Nature Tech ‘isn’t something we could do a few years ago’
Opinion 16.07.21
Earlier this year, we shared 5 reasons you should be on the lookout for Nature Tech this year. We gave an early definition of Nature Tech as “high-tech applications that enable, accelerate and scale-up nature-based solutions (NbS).”
Since then, we’ve been busy. Over the past few months, we have learned a huge deal about how technology can unlock the potential of NbS.
Here’s what we’ve been up to.
First, we wanted to test the concept of Nature Tech with a broad range of stakeholders. Over the course of four weeks, N4C facilitated a series of design sprints aimed at co-creating a collaborative global workstream to explore how technology can help solve some of the biggest nature and climate challenges.
We were overwhelmed by the response; it was immediately clear that there is a significant appetite for Nature Tech. We had over 80 participants join six 90-minute sprints looking at how to accelerate Nature Tech start-ups, cultivate corporate engagement, grow the investment landscape, and build a movement around Nature Tech.
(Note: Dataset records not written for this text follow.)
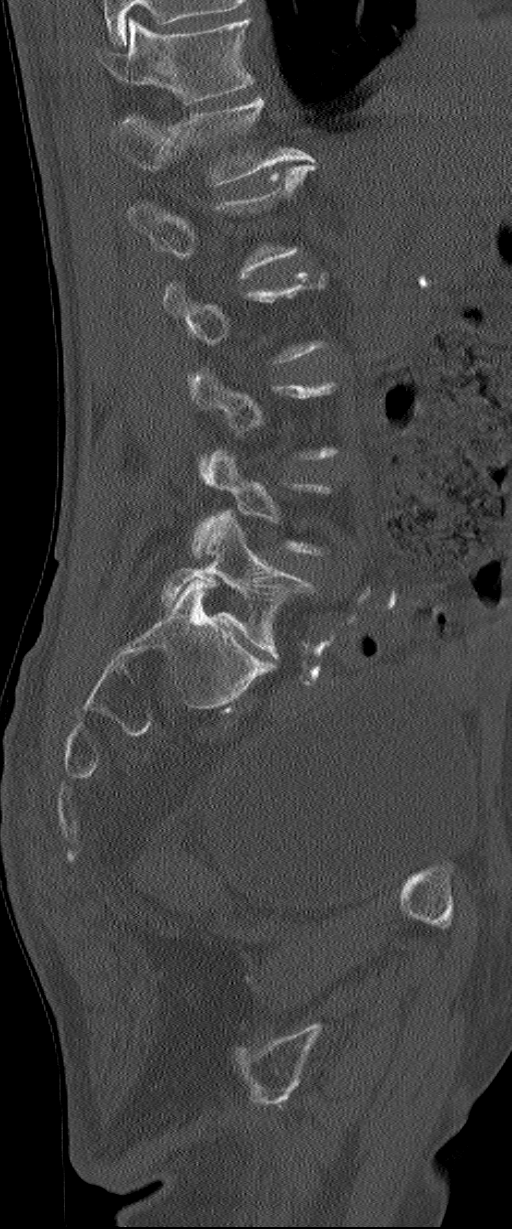

CT spine; 195 mm image width; sagittal view; 512x1229 px
A vertebra is boxed only from the first to the last slice where its cross-section is at least a third of its largest; slices outside that range leave it without a box.
The highest labeled vertebra in this scan is L1; the lowest is L6.
These labels give the spine a sixth lumbar vertebra, L6, below L5.
<vertebrae><v name="L1" x1="111" y1="98" x2="312" y2="184"/><v name="L2" x1="129" y1="166" x2="315" y2="278"/><v name="L6" x1="161" y1="510" x2="315" y2="659"/></vertebrae>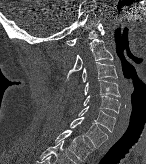

Computed tomography of the spine · sagittal view · 146x164 px
Each box given as x1,y1,x2,y2.
| vertebra | x1 | y1 | x2 | y2 |
|---|---|---|---|---|
| C1 | 65 | 23 | 104 | 46 |
| C2 | 63 | 39 | 113 | 82 |
| C3 | 81 | 62 | 117 | 82 |
| C4 | 84 | 79 | 120 | 96 |
| C5 | 83 | 95 | 120 | 113 |
| C6 | 78 | 106 | 115 | 132 |
| C7 | 70 | 117 | 108 | 147 |
| T1 | 55 | 130 | 92 | 162 |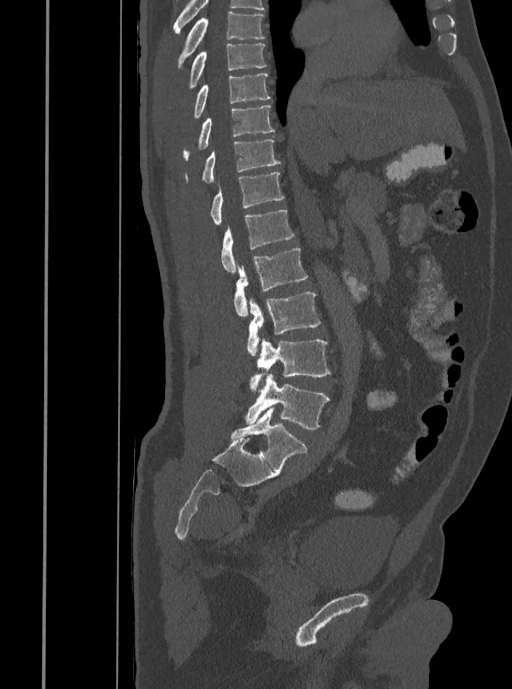 CT spine · sagittal view · the image is 408 mm wide · 512x689 px. Boxes: x1:y1:x2:y2 in pixels.
Vertebra bounding boxes:
- T7: 178:11:265:67
- T8: 189:43:266:88
- T9: 193:73:270:119
- T10: 183:105:275:159
- T11: 185:139:280:182
- T12: 211:172:284:224
- L1: 221:210:294:272
- L2: 233:247:308:315
- L3: 247:291:320:356
- L4: 249:339:330:394
- L5: 245:373:329:429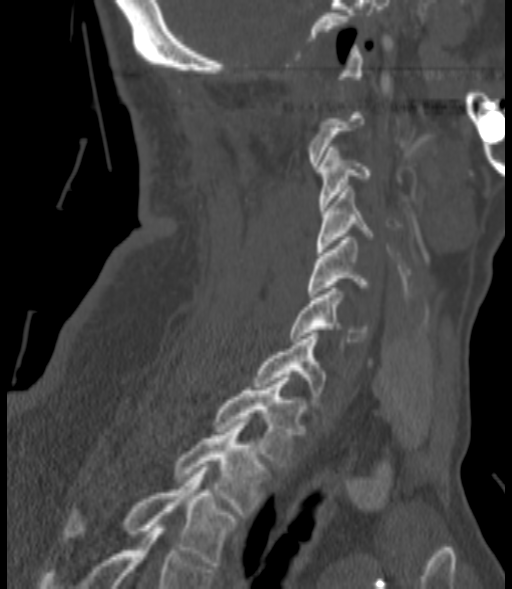

CT, spine. sagittal view. 512x589 px

Coordinates as <box>x1,y1,x2,y2</box>. Each vertebra is boxed only on the slices from the first to the last where its cross-section reaches a third of its largest, so a slice outside that range leaves it unboxed. The labeled vertebrae in this slice are: C3 at <box>318,147,371,210</box>, C4 at <box>316,186,374,252</box>, C5 at <box>308,237,368,297</box>, C6 at <box>290,288,367,341</box>, C7 at <box>254,330,325,396</box>, T1 at <box>213,378,302,466</box>, T2 at <box>175,422,263,517</box>, T3 at <box>67,467,235,565</box>.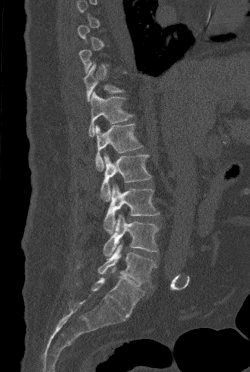 Computed tomography of the spine; sagittal reformat; W/L 1800/400 HU; 250x372 px

Each box given as x1,y1,x2,y2.
A vertebra gets a box only on the slices from the first to the last where its cross-section is at least a third of its largest; on a slice outside that range it gets none.
| vertebra | x1 | y1 | x2 | y2 |
|---|---|---|---|---|
| T11 | 83 | 63 | 123 | 101 |
| T12 | 88 | 91 | 132 | 136 |
| L1 | 95 | 123 | 142 | 171 |
| L2 | 100 | 153 | 151 | 201 |
| L3 | 103 | 184 | 159 | 233 |
| L4 | 103 | 214 | 158 | 256 |
| L5 | 98 | 244 | 155 | 286 |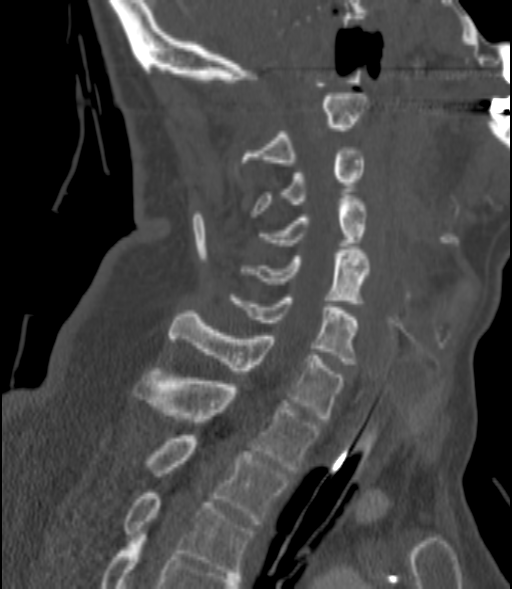
CT, spine; the image spans 200 mm across; sagittal view
Box values are [left, top, right, bottom] in pixels.
{"vertebrae":{"C2":[241,96,368,165],"C3":[251,147,363,217],"C4":[259,198,366,245],"C5":[241,250,368,303],"C6":[231,298,358,364],"C7":[170,310,343,421],"T1":[134,371,317,473],"T2":[144,435,289,524],"T3":[124,493,253,575]}}

The sprints convened cross-sector, transdisciplinary networks in a creative and facilitated virtual meetings to generate a range of ideas for further development. The process has generated a venture studio for Nature Tech, with five concepts being taken forward to the design stage. In the next phase, we will appoint a team around each concept to engage key partners, test core assumptions, and build working prototypes.
Looking ahead, N4C is planning to put on a Nature Tech expo at the UN Climate meeting in Glasgow (COP26.) The intention is to create a space offering a journey surrounding the technology needed to unlock NbS through engaging and immersive activities, including virtual reality.
If you would like to get involved in the next stages of the process, please join the Nature Tech Nexus group on LinkedIn.
Second, we’ve brought Nature Tech into the spotlight. N4C partnered with the CogX Live Festival this year to explore how science and technology can play a role in accelerating the deployment of NbS and bring further investment into the sector.
In early June, a full afternoon of programming explored how technology can help us address three of the biggest challenges we face: firstly, how we can stop and reverse the biodiversity crisis; secondly, how can we transform our food systems, and thirdly, how can we scale up nature’s role as a climate solution.
These are some of the key takeaways:
- “Creating a sustainable food system requires business models that allow for communities to actually use them. We need to facilitate the accessibility of technology to young farmers, bringing them in early on to help shape the process.”
Isaac Aboah, Co-Founder and CEO, AgriLab - “Biodiversity is incredibly complex, so data and measurement are critical to unlocking its value. If we want to integrate nature into global financial models and systems then we have to be able to measure and monitor what we have, what we’re losing and what we’re gaining.”
Dr Kat Bruce, CEO of Nature Metrics - “Technology can be very good news when it is deployed for the common good, but without the right institutions in place, technology will be developed in a way that is rapacious. Nature has evolved over 4 billion years and we must create institutions that can govern our use of nature.”
Professor Sir Partha Dasgupta, author of the UK government’s Dasgupta Review on the economics of biodiversity - “I’m very excited about the potential to connect companies who want to invest in nature as part of their net-zero plans with organisations around the world who are doing conservation at scale – and ensuring that there is trust between these parties by using technology to verify these efforts. This is something we couldn’t do a few years ago – and hopefully it will drive hundreds of billions of dollars into nature-based solutions – for communities, carbon and biodiversity.”
Diego Saez-Gil, Co-founder & CEO of Pachama - “We know at Amazon that we need to focus first and foremost on reducing our operational emissions; that’s the most important thing we can do. But science tells us that that’s not going to be enough. Of course, aggressive decarbonization of major emitting sectors is a critical thing; but businesses have an opportunity to step outside our own walls, and nature-based solutions can create real and lasting emissions reductions while also enhancing communities and wildlife. What makes me hopeful for the future is that I now see people tackling the core question of how we can do both, i.e. rapidly decarbonize AND invest in nature.”
Kara Hurst, Head of worldwide sustainability at Amazon
Finally, there are many specific, uncontroversial actions within the broad range of natural climate solutions (NCS) that are largely endorsed by the climate and environmental communities, such as eliminating deforestation from supply chains, or reforming harmful land-use subsidies.
However, it’s also clear that there is a critical need to increase awareness and build trust in NCS, with honest reflection of their limitations, to encourage best practices and to more clearly distinguish good from bad, while also helping to steer the narrative beyond the current perception of limitations. Nature Tech has an important role to play here. For example, monitoring and verification is being assisted by leaps in machine learning and earth observation capabilities that were unimaginable even 10 years ago. This is merely one way that technology can build trust and confidence that NCS are delivering real impact.
As the ambition for environmental innovation continues to grow, N4C will keep exploring ways of facilitating a global movement around technology for unlocking the potential of nature-based solutions.